AND THEN THERE WAS ONE. WELL, SORT OF. DADDY G'S ON DAD LEAVE AND MUSHROOM HAS MOVED ON, BUT MASSIVE ATTACK IN THE SHAPE OF THE TIRELESS 3D HAVE STILL MANAGED TO FASHION YET ANOTHER MASTERPIECE. PAUL MARDLES COLLARS THE LATTER AND FINDS THE THINKING MAN'S HEDONIST IN A REFLECTIVE MOOD. "WHEN YOU'RE PREPARED TO STAND UP AND SAY THINGS YOU BECOME VULNERABLE" HE NOTES...

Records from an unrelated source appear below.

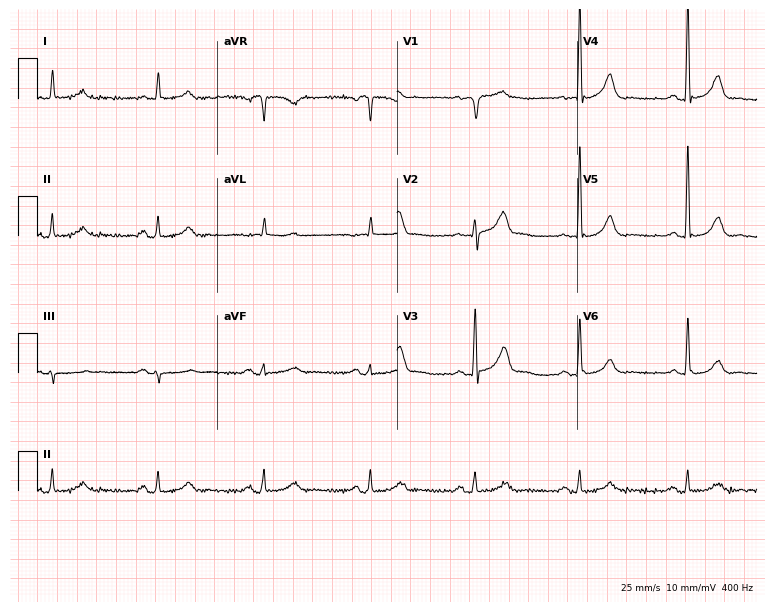
Standard 12-lead ECG recorded from a 77-year-old male. None of these six findings is recorded: first-degree AV block, right bundle branch block, left bundle branch block, sinus bradycardia, atrial fibrillation, sinus tachycardia. Only these six findings were labelled.
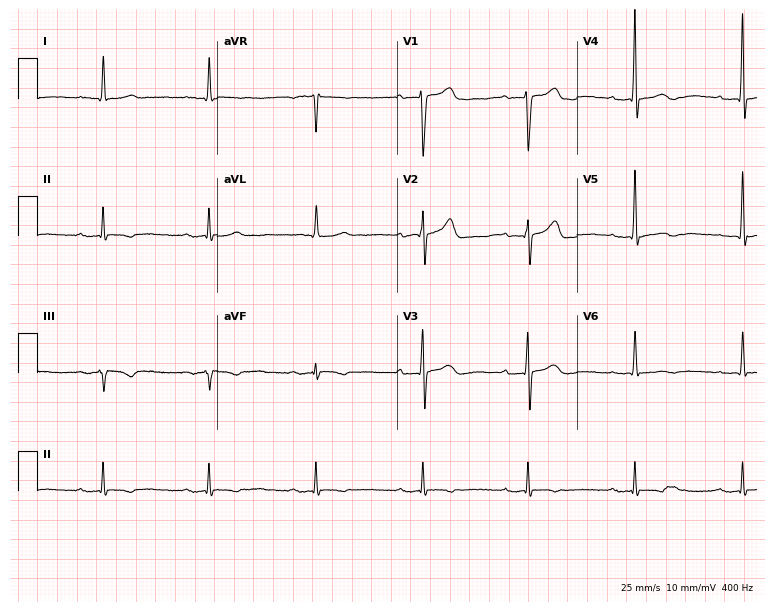
Standard 12-lead ECG recorded from an 84-year-old male. None of these six findings is recorded: first-degree AV block, right bundle branch block, left bundle branch block, sinus bradycardia, atrial fibrillation, sinus tachycardia. Findings outside these six are not listed.
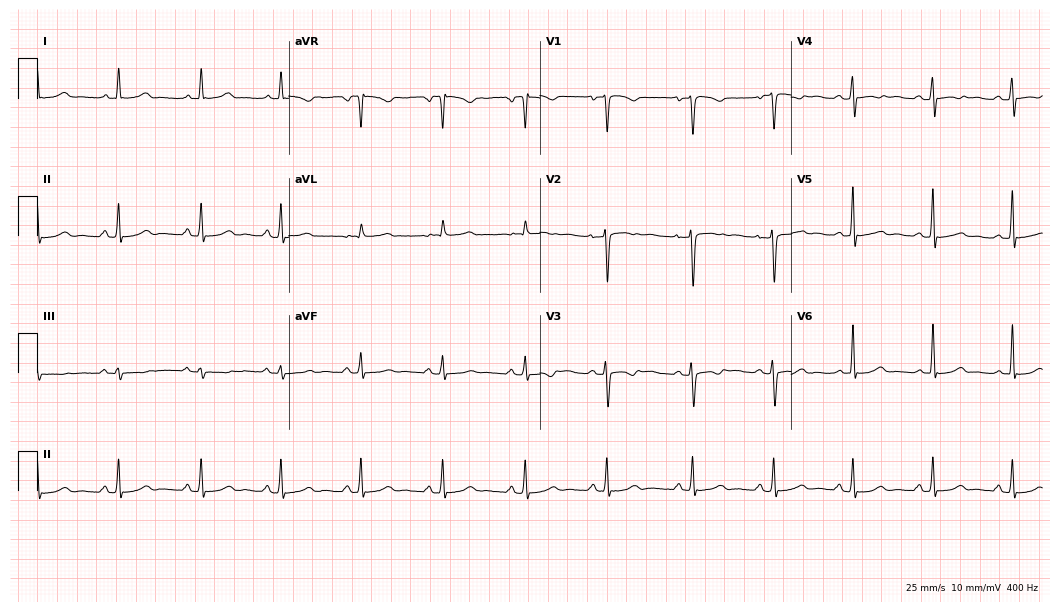
Resting 12-lead electrocardiogram (10.2-second recording at 400 Hz). Patient: an 80-year-old male. None of these six findings is recorded: first-degree AV block, right bundle branch block, left bundle branch block, sinus bradycardia, atrial fibrillation, sinus tachycardia.

Photos: Warren Du Preez and Nick Thorntofr


The studio's overflowing bin is instructive: last night was a late one. This comes as no surprise. After all, everyone adheres to a routine of sorts and for the last six months 3D's has been punishing, intense. Go out. Drink. Drink some more. Find some pills. Feel restless. Retire to an after-hours haunt. Slowly lose all sense of time. Then two, maybe three days after the revelries commenced return, albeit reluctantly, to said studio and attempt to make some sense of the crumpled scraps of lyrics that recall more lucid times and which now swamp the floor. "I'm getting fucking worse," he grins, shaking his head in horror, his right leg beating out an insistent, nervous beat. "I'm really beginning to think I need a break for a while." This isn't the first time Massive Attack have concluded thus. It's five years since they took a breather following 'Mezzanine' - '98's ingenious, if divisive third album which exhumed goth and passed it an unending chain of spliffs - during which time much has changed in the languorous legends' world. For one, Mushroom is no longer part of the troupe, which isn't surprising given that the in-house friction was such that interviews for 'Mezzanine' were conducted separately. "Every time we talked it was really painful," admits 3D, who is dressed simply, understatedly, in black, his face betraying few signs of his alcohol intake. "We had so many issues within the group that nothing could be discussed." More telling still, as Massive Attack's hip hop champion, Mushroom made little secret of his opposition to 'Mezzanine"s guitar-propelled, post-punk character. "Mushroom's always been into his funk and soul, and that's where he wanted to go," explains 3D. "We talked about twisting it and mixing new wave and R'n'B - which could've worked, in a bizarre fashion - but Mushroom didn't want to do that. Bands outgrow each other in the same way that friends and relationships outgrow each other. You hit critical mass, I suppose."

Do you still see him?

"I haven't seen Mushroom at all." He says this without rancour or, come to that, regret. (Neither has he seen or heard anything of ex-collaborators Tricky and Shara Nelson.) "Apparently he's away DJing a lot, and I've been in London a lot so I haven't seen him. I spoke to someone who knows him the other day, though, and he's been making a lot of music."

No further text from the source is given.